Van Der Maaten acknowledged that Baffour-Awuah pleads for help and appears to warn “he’s going to kill me” or “that’s going to kill me” on a 911 call placed at 1:45 a.m. on Jan. 1 and that investigators found evidence Baffour-Awuah was running at the time. He said Baffour-Awuah’s cell phone was found broken near a campus building where he unsuccessfully tried to tell the 911 dispatcher where he could be found. And his body had some scratches on it; his jacket was recovered across campus.

 

The prosecutor also said investigators have no evidence of foul play and are standing by the conclusion that the 24-year-old accidentally died from hypothermia on the small, liberal arts college campus in Decorah. They say he froze after coming home from a party and was locked out of his dormitory because he forgot his keys. Authorities say hypothermia symptoms such as disorientation were aggravated by a blood alcohol level of more than twice the legal limit to drive and he died after wandering down a wooded, snow-covered embankment.

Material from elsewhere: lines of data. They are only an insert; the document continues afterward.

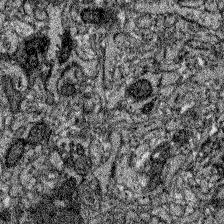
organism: Zebrafish
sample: Larval olfactory bulb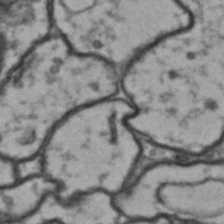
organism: Drosophila
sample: Brain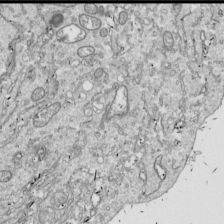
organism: Drosophila
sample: Cell division; meiosis; drosophila spermatocytes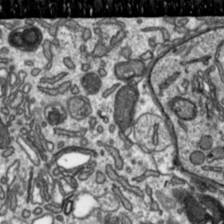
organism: Toxoplasma gondii
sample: Parasites in a vacuole inside a host cell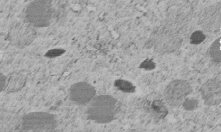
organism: C. elegans
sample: C. elegans embryo early stage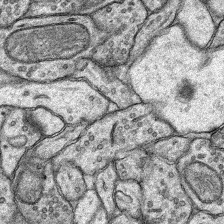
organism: Rat
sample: Hippocampus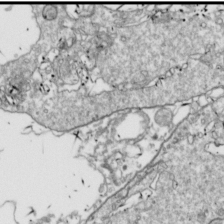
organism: Drosophila
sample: Cell division; meiosis; drosophila spermatocytes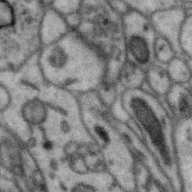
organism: Zebra finch
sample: Brain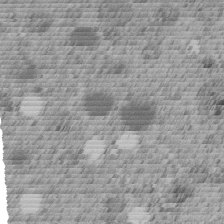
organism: C. elegans
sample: C. elegans embryo early stage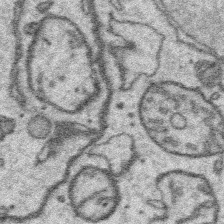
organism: Platynereis dumerilii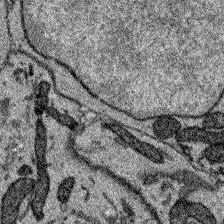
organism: Zebrafish
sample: Larval olfactory bulb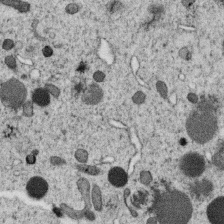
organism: C. elegans
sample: C. elegans oocyte; sperm cells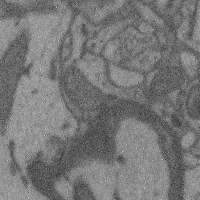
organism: Mouse
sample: Cerebral cortex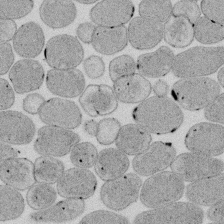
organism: E. coli
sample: Bacterial nucleoid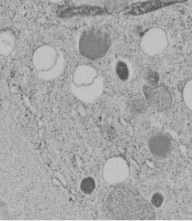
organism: C. elegans
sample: C. elegans embryo early stage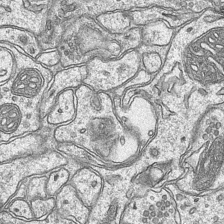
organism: Mouse
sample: CA1 Hippocampus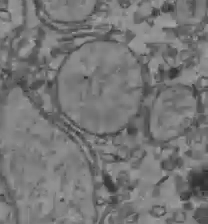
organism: C57BL Mouse
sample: Liver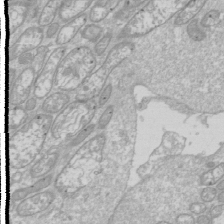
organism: Drosophila
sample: Cell division; meiosis; drosophila spermatocytes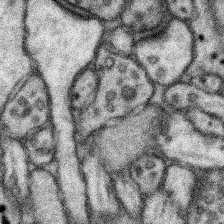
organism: Mouse
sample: Somatosensory cortex neuropil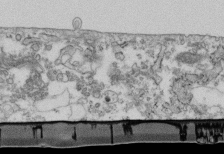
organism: Mouse
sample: Cilia; retinal pigment epithelium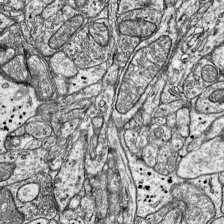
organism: Mouse
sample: Visual Cortex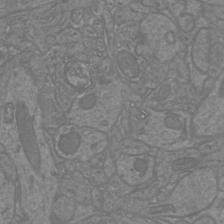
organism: Mouse
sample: Cortical neurons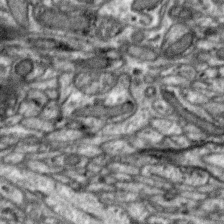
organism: Zebra finch
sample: Brain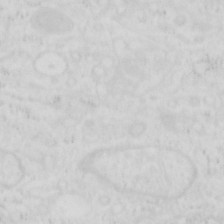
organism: Human
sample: SUM-159 cell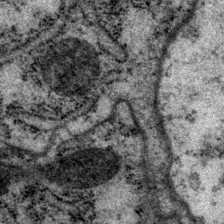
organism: P. pacificus
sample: Pharynx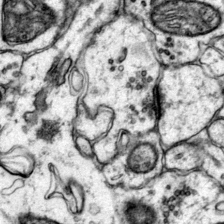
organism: Mouse
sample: Primary visual cortex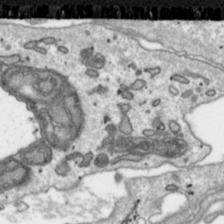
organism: Toxoplasma gondii
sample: Parasites in a vacuole inside a host cell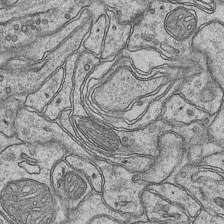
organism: Mouse
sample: CA1 Hippocampus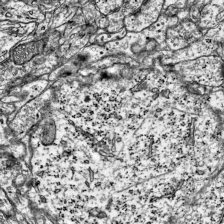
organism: Mouse
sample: Visual Cortex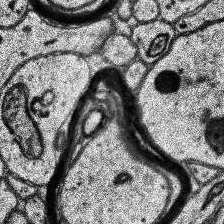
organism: Human
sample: Temporal Lobe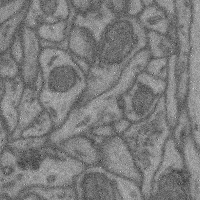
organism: Mouse
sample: Cerebral cortex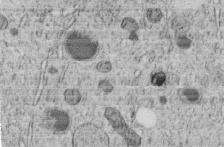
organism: C. elegans
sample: C. elegans embryo early stage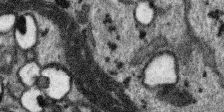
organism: Human
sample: Lung epithelial cells infected with SARS-CoV-2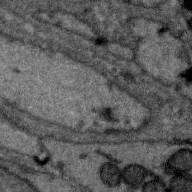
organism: Zebra finch
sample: Brain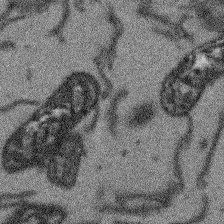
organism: Arabidopsis thaliana
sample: Root tip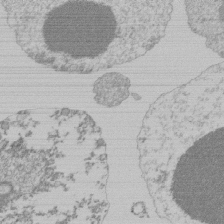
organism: Mouse
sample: Activated Pmel transgenic CD8+ T Cells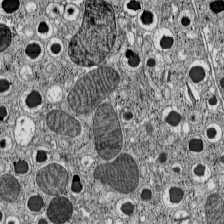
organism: C57BL Mouse
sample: Pancreatic islet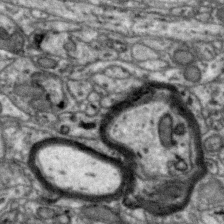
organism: Zebra finch
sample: Brain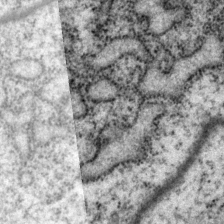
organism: P. pacificus
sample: Pharynx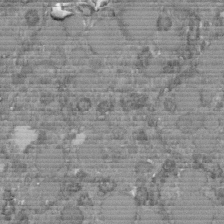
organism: C. elegans
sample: C. elegans embryo early stage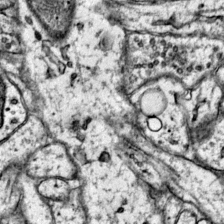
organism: Mouse
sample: Primary visual cortex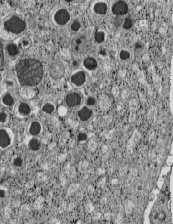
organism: C57BL Mouse
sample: Pancreatic islet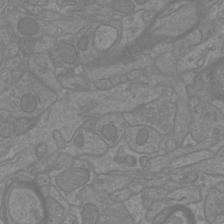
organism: Mouse
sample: Cortical neurons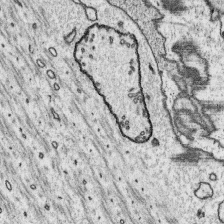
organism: Platynereis dumerilii
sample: Parapodia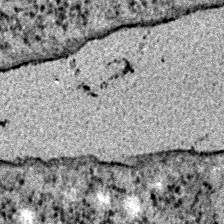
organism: E. coli
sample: E. Coli Bacteria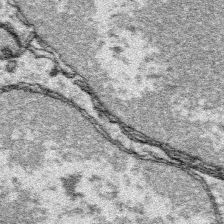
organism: Platynereis dumerilii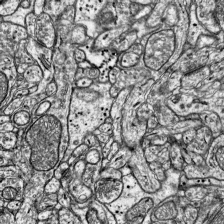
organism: Mouse
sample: Visual Cortex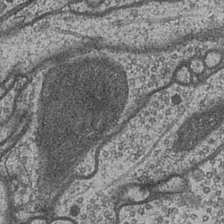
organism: Drosophila
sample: Optic medulla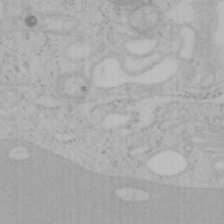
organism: Mouse
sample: OT-I killer T cells with ID8 ovarian cancer cells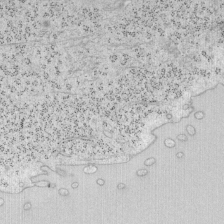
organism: Mouse
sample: OT-I killer T cells with ID8 ovarian cancer cells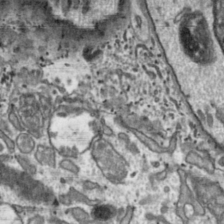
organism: Toxoplasma gondii
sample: Parasites in a vacuole inside a host cell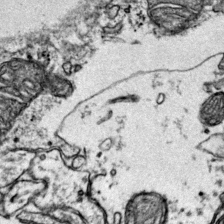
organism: Mouse
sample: Primary visual cortex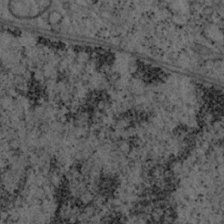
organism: Human
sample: HeLa cells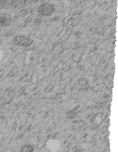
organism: C. elegans
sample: C. elegans embryo early stage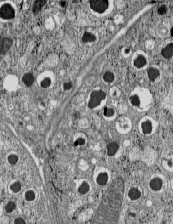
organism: C57BL Mouse
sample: Pancreatic islet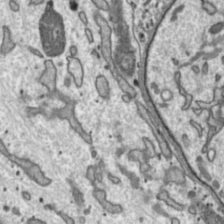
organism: Toxoplasma gondii
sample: Parasites in a vacuole inside a host cell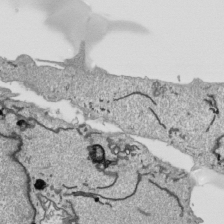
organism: Human
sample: Mitochondria in HCT116 cells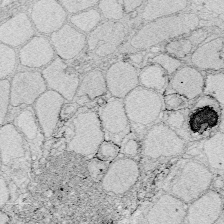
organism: Zebrafish
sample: Whole-Brain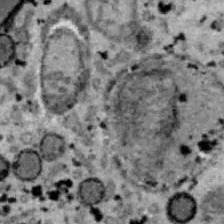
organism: Mouse
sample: Liver from an obese (ob/ob) mouse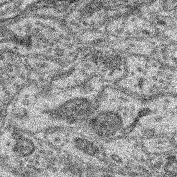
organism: Mouse
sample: Retina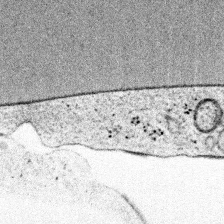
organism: Human
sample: HeLa cells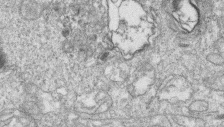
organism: Human
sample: HeLa cell HIV synapse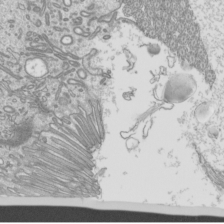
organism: Mouse
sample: Cilia; mouse epididymis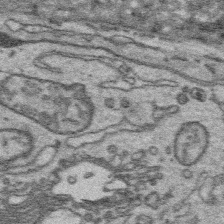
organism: Platynereis dumerilii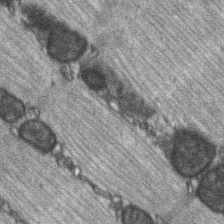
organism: C57BL Mouse
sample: Soleus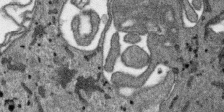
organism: Human
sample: Lung epithelial cells, uninfected (mock) control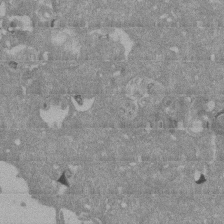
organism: Mouse
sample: ED-1 cell nuclei; centrioles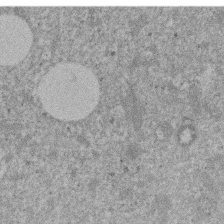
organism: Mouse
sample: Dividing mouse embryo 1 cell stage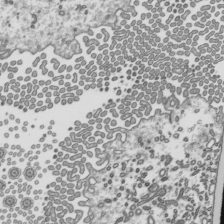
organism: Mouse
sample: Mouse epididymis efferent ductule cilia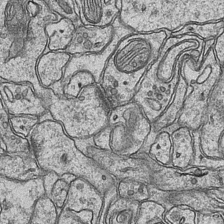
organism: Mouse
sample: CA1 Hippocampus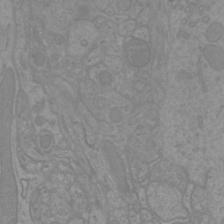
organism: Mouse
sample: Cortical neurons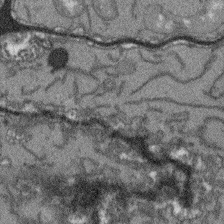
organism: Arabidopsis thaliana
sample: Root tip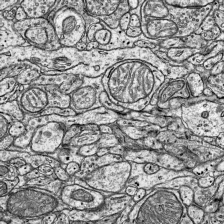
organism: Mouse
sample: Visual Cortex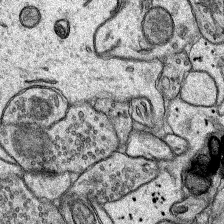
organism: Rat
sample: Hippocampus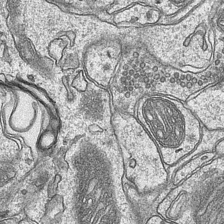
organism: Mouse
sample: CA1 Hippocampus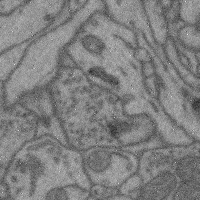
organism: Mouse
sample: Cerebral cortex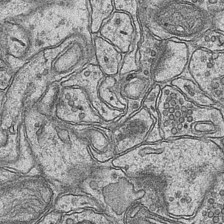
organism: Mouse
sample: CA1 Hippocampus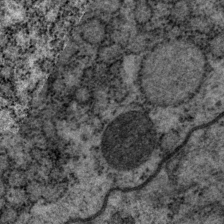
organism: P. pacificus
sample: Pharynx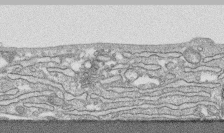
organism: Human
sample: CRL-1474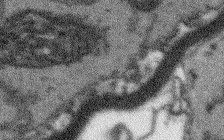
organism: Arabidopsis thaliana
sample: Root tip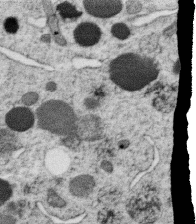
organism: C. elegans
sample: C. elegans oocyte; sperm cells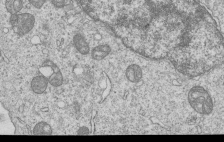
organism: Human
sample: MDA-MB-231 cells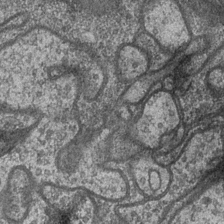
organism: Drosophila
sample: Optic medulla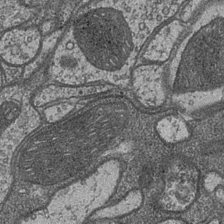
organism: Drosophila
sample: Optic medulla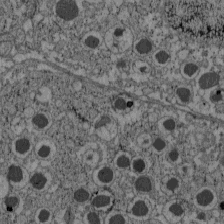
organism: C57BL Mouse
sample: Pancreatic islet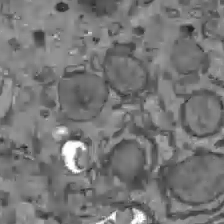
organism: C57BL Mouse
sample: Liver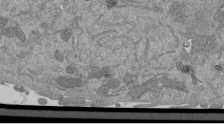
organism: Mouse
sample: ED-1 cell nuclei; centrioles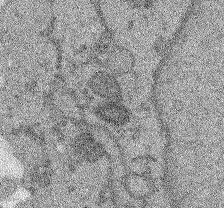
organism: Human
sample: HeLa cells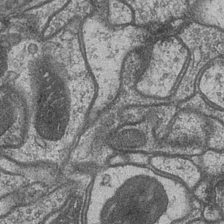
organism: Drosophila
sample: Optic medulla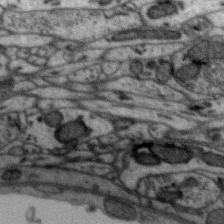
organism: Zebra finch
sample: Brain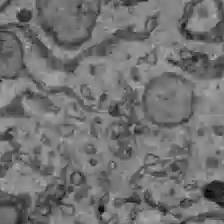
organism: C57BL Mouse
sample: Liver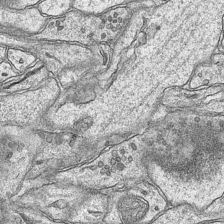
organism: Mouse
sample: CA1 Hippocampus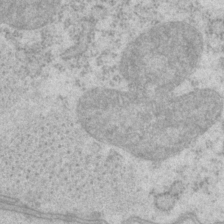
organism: P. pacificus
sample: Pharynx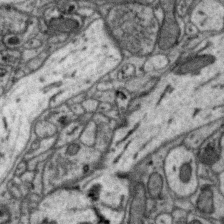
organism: Zebra finch
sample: Brain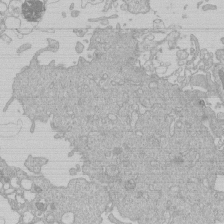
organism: Human
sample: Macrophage cells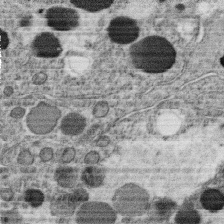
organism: C. elegans
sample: C. elegans oocyte; sperm cells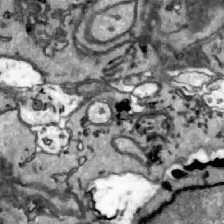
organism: Zebrafish
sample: Actinotrichia fibers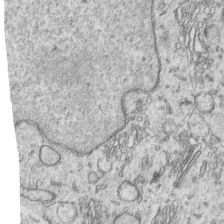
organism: Human
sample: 1205lu cells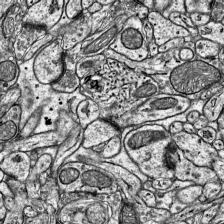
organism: Mouse
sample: Visual Cortex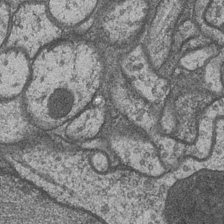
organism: Drosophila
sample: Optic medulla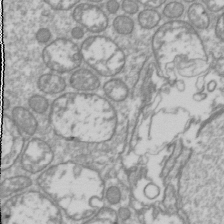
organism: Drosophila
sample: Cell division; meiosis; drosophila spermatocytes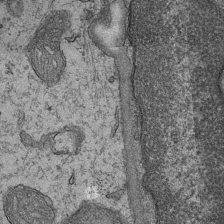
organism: Mouse
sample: CA1 Hippocampus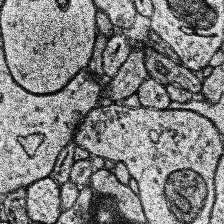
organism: Human
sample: Temporal Lobe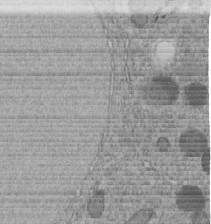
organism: C. elegans
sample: C. elegans embryo early stage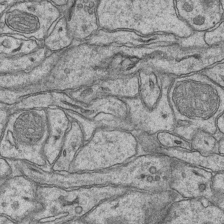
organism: Mouse
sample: CA1 Hippocampus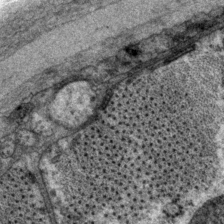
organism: P. pacificus
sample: Pharynx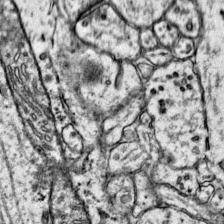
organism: Mouse
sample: Primary visual cortex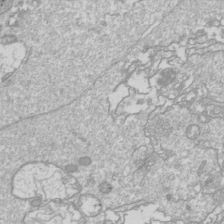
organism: Drosophila
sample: Cell division; meiosis; drosophila spermatocytes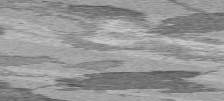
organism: C57BL Mouse
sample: Heart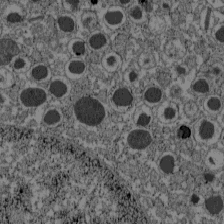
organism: C57BL Mouse
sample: Pancreatic islet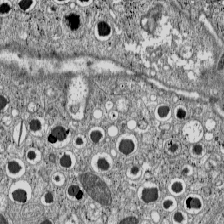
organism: C57BL Mouse
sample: Pancreatic islet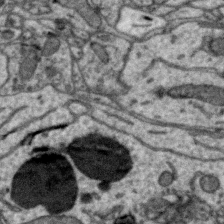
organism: Zebra finch
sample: Brain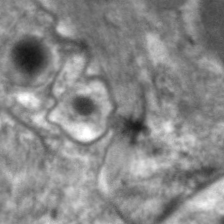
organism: C. elegans
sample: Pharynx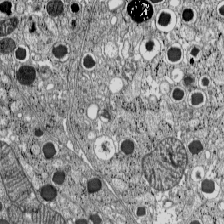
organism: C57BL Mouse
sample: Pancreatic islet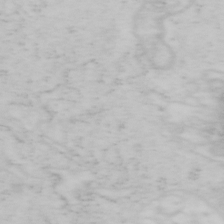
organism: Mouse
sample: OT-I killer T cells with ID8 ovarian cancer cells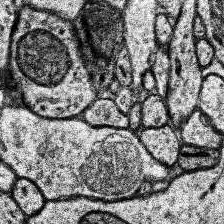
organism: Human
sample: Temporal Lobe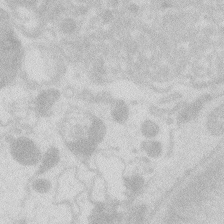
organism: Zebrafish
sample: Macrophage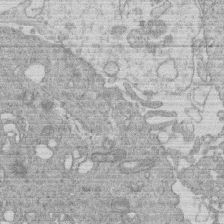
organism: Human
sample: Macrophage cells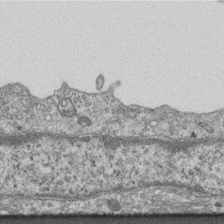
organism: Mouse
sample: Centriole in ependymal cells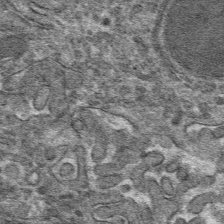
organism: Mouse
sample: Mouse hepatocytes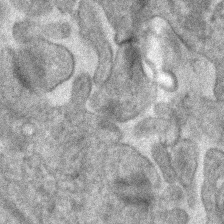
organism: Human
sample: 1205lu cells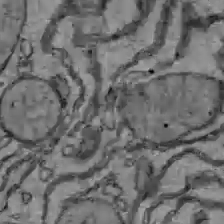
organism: C57BL Mouse
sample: Liver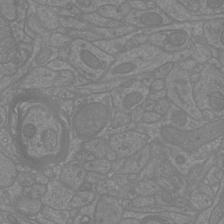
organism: Mouse
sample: Cortical neurons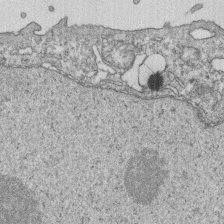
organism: Human
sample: HeLa cell HIV synapse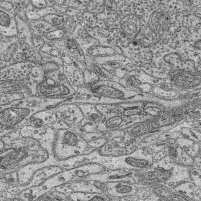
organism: Mouse
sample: Retina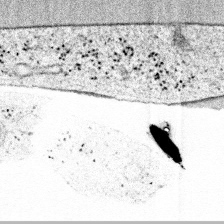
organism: Human
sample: HeLa cells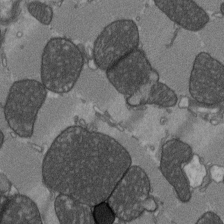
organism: C57BL Mouse
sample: Heart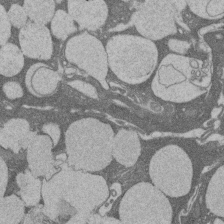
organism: Rat
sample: Salivary granule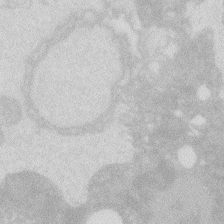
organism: Zebrafish
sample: Macrophage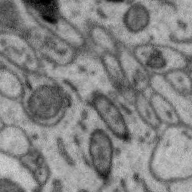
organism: Zebra finch
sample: Brain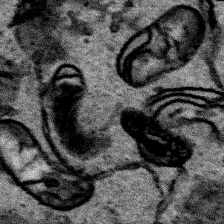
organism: Human
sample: Mitochondria in HCT116 cells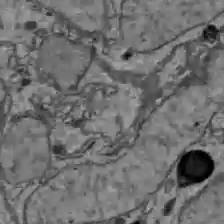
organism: C57BL Mouse
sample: Liver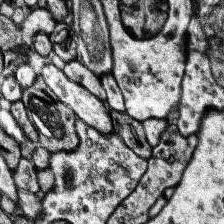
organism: Human
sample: Temporal Lobe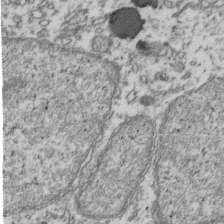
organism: Human
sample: Activated Jurkat CD4+ T cells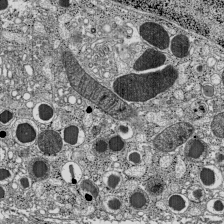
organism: C57BL Mouse
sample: Pancreatic islet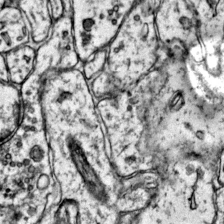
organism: Mouse
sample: Primary visual cortex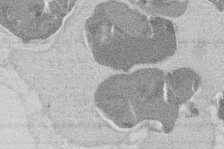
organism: Mouse
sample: T cell stromal cell synapse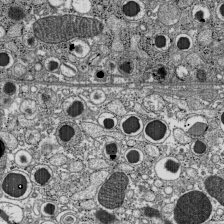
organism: C57BL Mouse
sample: Pancreatic islet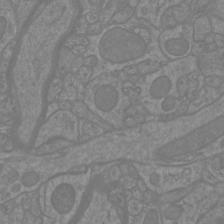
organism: Mouse
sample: Cortical neurons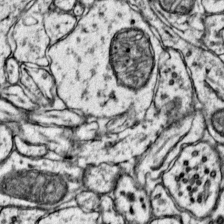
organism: Mouse
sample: Primary visual cortex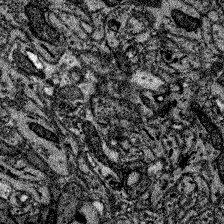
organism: Zebrafish
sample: Larval olfactory bulb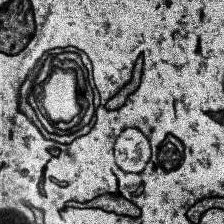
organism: Human
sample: Temporal Lobe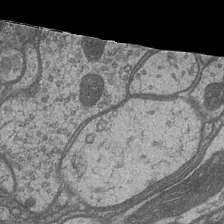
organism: Drosophila
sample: Optic medulla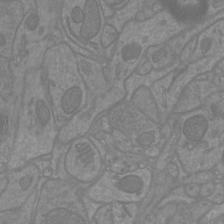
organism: Mouse
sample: Cortical neurons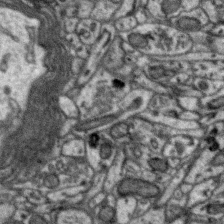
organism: Zebra finch
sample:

Questions still have persisted on campus about the death of the popular student and residence hall adviser from Tema, Ghana. Friends say Baffour-Awuah would have called campus security if he were locked out as he’d done before and that the 911 call previously shared with Baffour-Awuah’s family led them to believe he was being chased.

“For those of us whom it means something to, this is something that’s never going to go away until we get answers,” said friend and former roommate Ekow Blankson.